Sunday, October 30, 2016

Pie Tips from Farmers Almanac

  • For a flaky, tender piecrust, make sure that all the ingredients and utensils are cold.
  • For the best tasting crust, use butter, preferably unsalted.
  • Try to use fresh fruit whenever possible, but especially when baking with apples. Apples can be mushy and bland after storage. Crisp, fresh apples hold up better, especially if you want to double-bake them.
  • Add ½ teaspoon of lemon juice to your fruit filling to bring out the taste of the fruit and help it keep its color.
  • Fill a sugar shaker with flour to shake out when you’re rolling pastry.

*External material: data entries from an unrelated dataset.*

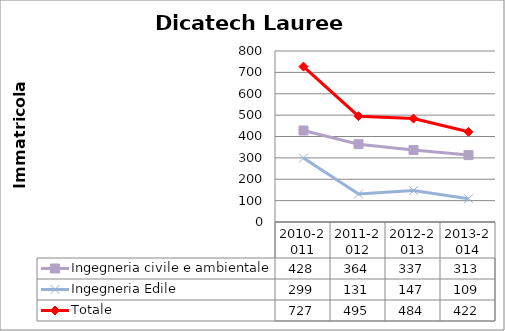
| Category | Ingegneria civile e ambientale | Ingegneria Edile | Totale |
|---|---|---|---|
| 2010-2011 | 428 | 299 | 727 |
| 2011-2012 | 364 | 131 | 495 |
| 2012-2013 | 337 | 147 | 484 |
| 2013-2014 | 313 | 109 | 422 |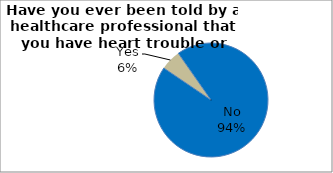
| Category | Series 0 |
|---|---|
| No | 94.194 |
| Yes | 5.806 |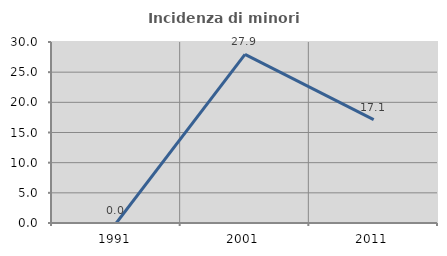
| Category | Incidenza di minori stranieri |
|---|---|
| 1991.0 | 0 |
| 2001.0 | 27.941 |
| 2011.0 | 17.143 |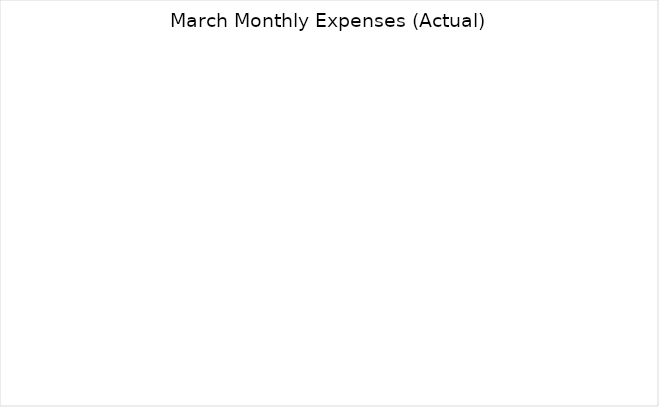
| Category | Series 0 |
|---|---|
| 0 | 0 |
| 1 | 0 |
| 2 | 0 |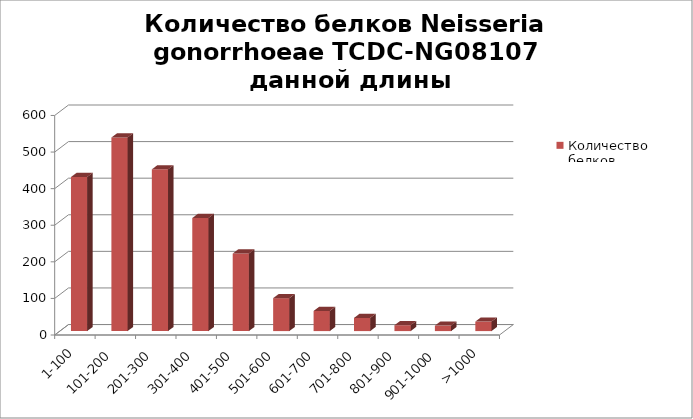
| Category | Количество белков |
|---|---|
| 1-100 | 421 |
| 101-200 | 529 |
| 201-300 | 442 |
| 301-400 | 309 |
| 401-500 | 212 |
| 501-600 | 90 |
| 601-700 | 55 |
| 701-800 | 36 |
| 801-900 | 16 |
| 901-1000 | 15 |
| >1000 | 26 |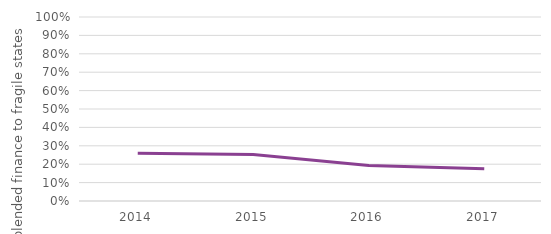
| Category | Fragile |
|---|---|
| 2014.0 | 0.26 |
| 2015.0 | 0.253 |
| 2016.0 | 0.193 |
| 2017.0 | 0.175 |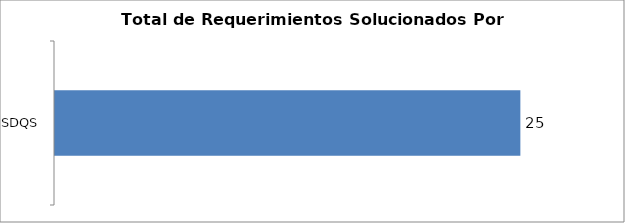
| Category | Total |
|---|---|
| SDQS | 21 |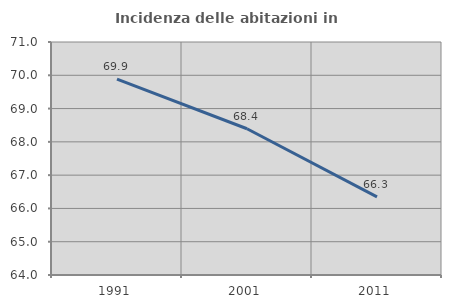
| Category | Incidenza delle abitazioni in proprietà  |
|---|---|
| 1991.0 | 69.884 |
| 2001.0 | 68.394 |
| 2011.0 | 66.347 |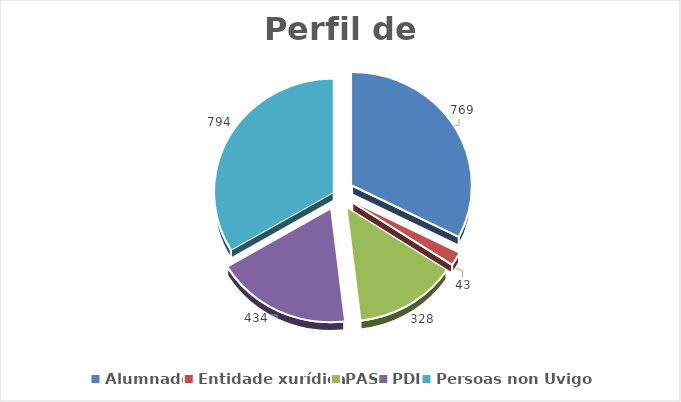
| Category | Series 0 |
|---|---|
| Alumnado | 769 |
| Entidade xurídica | 43 |
| PAS | 328 |
| PDI | 434 |
| Persoas non Uvigo | 794 |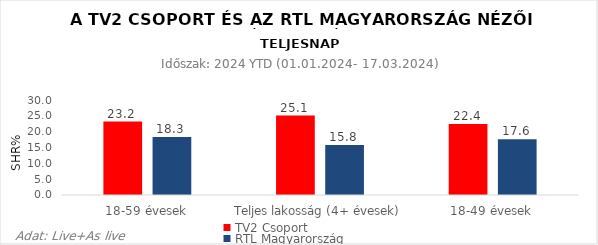
| Category | TV2 Csoport | RTL Magyarország |
|---|---|---|
| 18-59 évesek | 23.2 | 18.3 |
| Teljes lakosság (4+ évesek) | 25.1 | 15.8 |
| 18-49 évesek | 22.4 | 17.6 |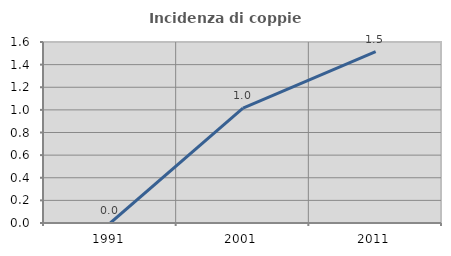
| Category | Incidenza di coppie miste |
|---|---|
| 1991.0 | 0 |
| 2001.0 | 1.015 |
| 2011.0 | 1.515 |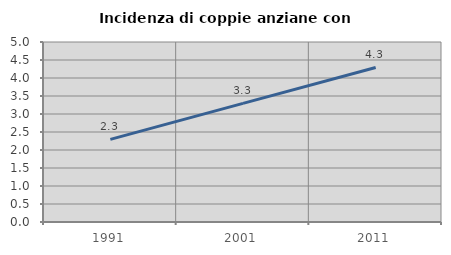
| Category | Incidenza di coppie anziane con figli |
|---|---|
| 1991.0 | 2.296 |
| 2001.0 | 3.295 |
| 2011.0 | 4.294 |

  • Make the top piecrust slightly thinner than the bottom crust to help maintain the structure of the pie.
  • To keep an empty pie shell from buckling, place a straight-sided cake pan, just a bit smaller than your pie dish, right down on top of the crust. Bake for about ten minutes, and remove the cake pan. Use a fork to prick any places that still puff up, and bake for 5 minutes longer, or until the crust is a light golden color.
  • To avoid a soggy bottom crust in your fruit pie, get the filling into the piecrust and into the oven quickly. If there is extra juice in the bowl, don’t pour it into the piecrust.

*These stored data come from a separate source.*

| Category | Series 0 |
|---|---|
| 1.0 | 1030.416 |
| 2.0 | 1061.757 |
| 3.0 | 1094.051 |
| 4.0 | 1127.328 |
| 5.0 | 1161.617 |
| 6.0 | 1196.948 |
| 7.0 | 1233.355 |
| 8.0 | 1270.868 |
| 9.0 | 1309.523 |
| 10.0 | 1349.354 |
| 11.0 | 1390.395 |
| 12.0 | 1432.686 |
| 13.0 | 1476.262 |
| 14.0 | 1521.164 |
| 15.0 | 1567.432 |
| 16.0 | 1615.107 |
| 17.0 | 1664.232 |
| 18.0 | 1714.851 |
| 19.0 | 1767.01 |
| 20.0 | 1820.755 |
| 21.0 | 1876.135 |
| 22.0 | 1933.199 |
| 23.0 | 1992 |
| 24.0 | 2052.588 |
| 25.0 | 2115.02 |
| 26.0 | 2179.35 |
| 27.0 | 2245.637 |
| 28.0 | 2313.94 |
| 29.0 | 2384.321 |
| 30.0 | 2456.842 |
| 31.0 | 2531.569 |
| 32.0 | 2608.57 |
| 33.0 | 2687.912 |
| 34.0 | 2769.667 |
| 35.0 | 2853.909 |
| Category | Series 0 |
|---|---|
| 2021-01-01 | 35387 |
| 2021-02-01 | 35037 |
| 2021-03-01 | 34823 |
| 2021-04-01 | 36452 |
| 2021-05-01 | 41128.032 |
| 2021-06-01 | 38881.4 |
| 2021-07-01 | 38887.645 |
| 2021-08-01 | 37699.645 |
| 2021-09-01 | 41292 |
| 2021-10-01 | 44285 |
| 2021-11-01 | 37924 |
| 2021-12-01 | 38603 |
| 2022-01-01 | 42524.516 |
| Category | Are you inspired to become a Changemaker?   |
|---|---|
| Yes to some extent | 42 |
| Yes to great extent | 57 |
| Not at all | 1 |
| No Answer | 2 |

  • Get creative when carving ventilation holes. Try a heart, leaves, stars, or apple-shape.
  • Bake on a cookie sheet covered in aluminum foil to catch any juices that may run over the edge.
  • Rotate the pie 180 degrees midway through baking. This helps the pie to cook evenly and balances the surface browning.
  • Pay attention to the pie while it’s baking. Efficiency in the kitchen is great. However, try not to do too many things at once when you are baking pies.
  • When cutting a cream or custard pie, wet the knife with hot water to make a clean cut that won’t tear the filling.
  • Tips for freezing (fruit and meat pies): Prepare completely and freeze completely. Do not attempt to thaw before baking, bake in the frozen state, adjusting baking time accordingly.